Please click here to view Danny Werfel’s AI Risk Framework for Tax Authorities and Tax Preparers.
A commercial airline pilot recently told me that at some point in my lifetime passengers will fly on aircraft with no pilot in the cockpit.
"Not this passenger," I responded, pointing at myself with my two thumbs.
It wasn't because I doubted the technology. I can be convinced, as a technical matter, that autonomous aviation will one day be safe enough to completely eliminate the need for a human pilot. I assured the pilot he didn't need to prove it to me mathematically. I believe the math. My hesitation comes from a different place.
Trust is more than a calculation.

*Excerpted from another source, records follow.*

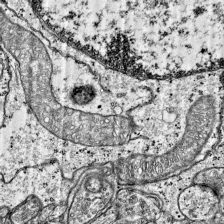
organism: Mouse
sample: Visual Cortex
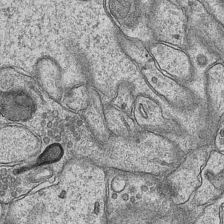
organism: Mouse
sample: CA1 Hippocampus
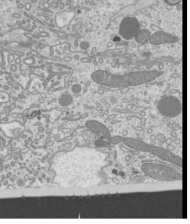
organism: Mouse
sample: Cilia; mouse epididymis
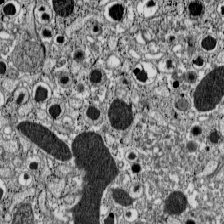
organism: C57BL Mouse
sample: Pancreatic islet
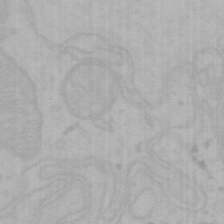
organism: Mouse
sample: Choroid plexus
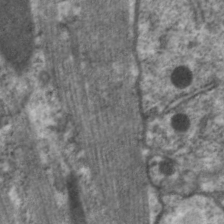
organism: C. elegans
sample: Pharynx
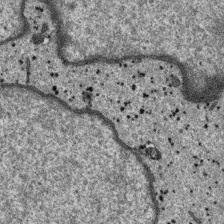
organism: Human
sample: Lung epithelial cells, uninfected (mock) control
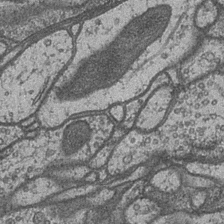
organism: Drosophila
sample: Optic medulla
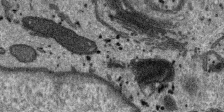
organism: Human
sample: Lung epithelial cells, uninfected (mock) control
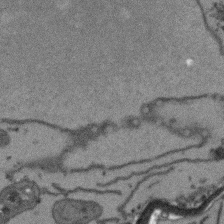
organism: Arabidopsis thaliana
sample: Root tip
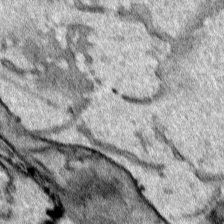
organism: Human
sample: Mitochondria in HCT116 cells
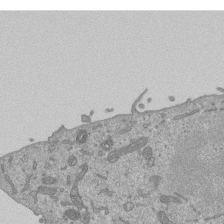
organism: Mouse
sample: ED-1 cell nuclei; centrioles
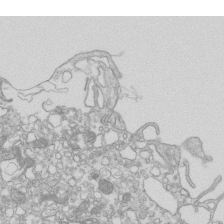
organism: Mouse
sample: Macrophages
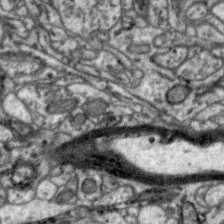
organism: Zebra finch
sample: Brain

It is influenced by qualitative considerations that resist easy measurement, including subjective expectations we may have on norms, traditions, and the as yet unresolved tension between person and machine when it comes to judgement.
My conversation with the pilot captures a divide that I increasingly see in discussions between the sellers and buyers of AI.

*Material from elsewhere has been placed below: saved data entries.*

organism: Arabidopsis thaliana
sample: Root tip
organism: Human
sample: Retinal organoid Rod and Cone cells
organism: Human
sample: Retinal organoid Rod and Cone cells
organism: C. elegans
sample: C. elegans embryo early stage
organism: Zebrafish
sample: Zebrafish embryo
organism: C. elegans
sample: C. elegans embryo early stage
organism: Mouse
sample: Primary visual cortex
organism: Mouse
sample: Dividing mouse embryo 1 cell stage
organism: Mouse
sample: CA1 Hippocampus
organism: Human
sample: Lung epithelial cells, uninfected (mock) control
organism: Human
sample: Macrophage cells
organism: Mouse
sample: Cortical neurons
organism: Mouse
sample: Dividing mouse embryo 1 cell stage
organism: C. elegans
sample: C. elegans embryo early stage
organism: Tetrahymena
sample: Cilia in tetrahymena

Those selling AI understandably focus on what the technology can do. Those responsible for deploying it, particularly in highly regulated professions, focus on a different question: “What gives us permission to trust it?”

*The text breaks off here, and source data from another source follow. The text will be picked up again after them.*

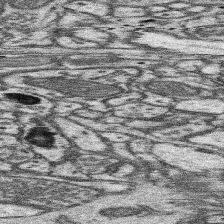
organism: Mouse
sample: Somatosensory cortex neuropil
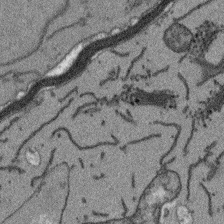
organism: Arabidopsis thaliana
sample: Root tip
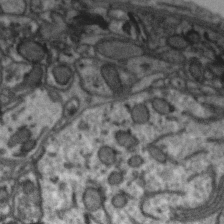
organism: Zebra finch
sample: Brain
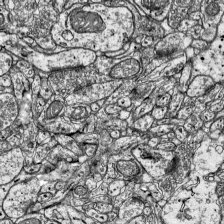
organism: Mouse
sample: Visual Cortex
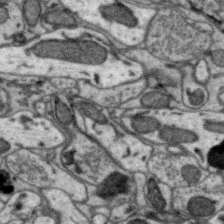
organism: Zebra finch
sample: Brain
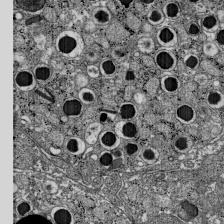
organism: C57BL Mouse
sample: Pancreatic islet
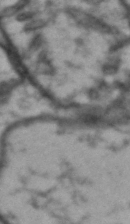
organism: Drosophila
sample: Brain
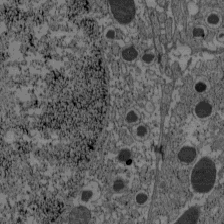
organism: C57BL Mouse
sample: Pancreatic islet
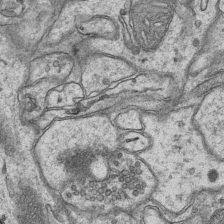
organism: Mouse
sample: CA1 Hippocampus
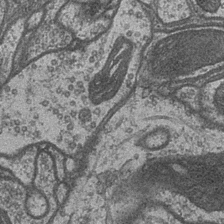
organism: Drosophila
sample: Optic medulla
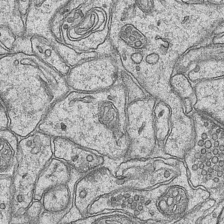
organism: Mouse
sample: CA1 Hippocampus
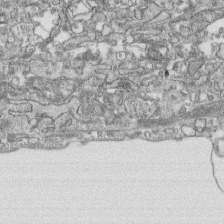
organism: Human
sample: CRL-1474
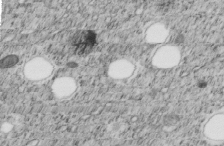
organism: C. elegans
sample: C. elegans embryo early stage
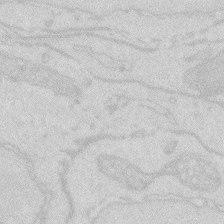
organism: Zebrafish
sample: Macrophage
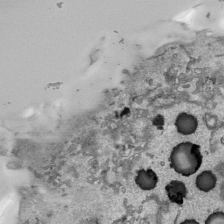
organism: Human
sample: Mitochondria in HCT116 cells
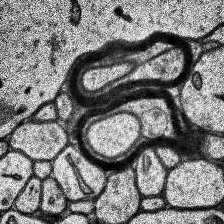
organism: Human
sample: Temporal Lobe
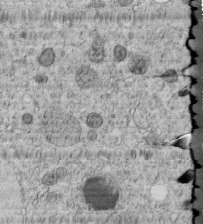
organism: C. elegans
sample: C. elegans embryo early stage
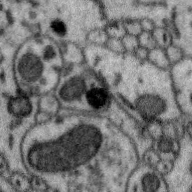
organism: Zebra finch
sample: Brain
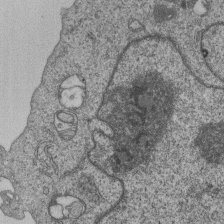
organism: Human
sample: MDA-MB-231 cells

Few professions feel that tension more acutely than tax, where AI solutions are multiplying.
Responsible tax professionals are rarely rewarded for being first. They are rewarded for being right. So, no matter how enticing the promised productivity seen in an AI demonstration, a persistent question will stall adoption until it is answered: “How do I know this system is reliable enough to use?”
In mature markets, the buyer doesn’t start with a blank sheet of paper. Take, for example, a government defence authority considering the purchase of an airplane from Boeing or Lockheed Martin. There are many questions that the buyer need not ask. The buyer will know, for example, that the fuel system, wiring and rudder were all built to recognised engineering standards and heavily tested and inspected before it leaves the assembly line and moves into the marketplace.
AI offers no comparable foundation.
Organisations purchasing AI today cannot assume that common safeguards exist. There is no universally accepted engineering standard, no independent inspection regime, and no agreed-upon baseline that tells a buyer what questions have already been answered – or which ones still need to be asked.
Ironically, the absence of regulation in this scenario is a barrier to innovation.
Regulation is often portrayed as something that slows risk-taking, innovation and technological progress. In the case of AI, the opposite can also be true. Without mature standards, every tax authority, accounting firm, and corporate tax department must conduct a fair amount of the diligence that regulation would ordinarily perform on society's behalf. For a profession built on managing risk, that uncertainty naturally slows adoption.
That is precisely why I developed the accompanying AI Risk Framework for Tax Authorities and Tax Preparers. The framework is not intended to replace future regulation. Nor is it an attempt to prescribe a single approach to AI governance. Instead, it is designed to bridge today's gap between rapid technological advancement and the slower pace of regulatory development.
It provides tax organisations with a structured way to identify, prioritise, and mitigate the risks unique to AI in tax, and create a practical permission structure for innovation while governments, professional bodies, and standards organisations continue developing broader guardrails.
The question facing the tax profession is no longer whether AI can transform our work. It already is. The more pressing question is whether we have developed enough confidence in the governance surrounding that technology to fully embrace its promise.
Until regulation and standards catch up, that responsibility rests with each of us. My hope is that this framework helps organisations ask the right questions – not to slow innovation, but to make responsible innovation easier.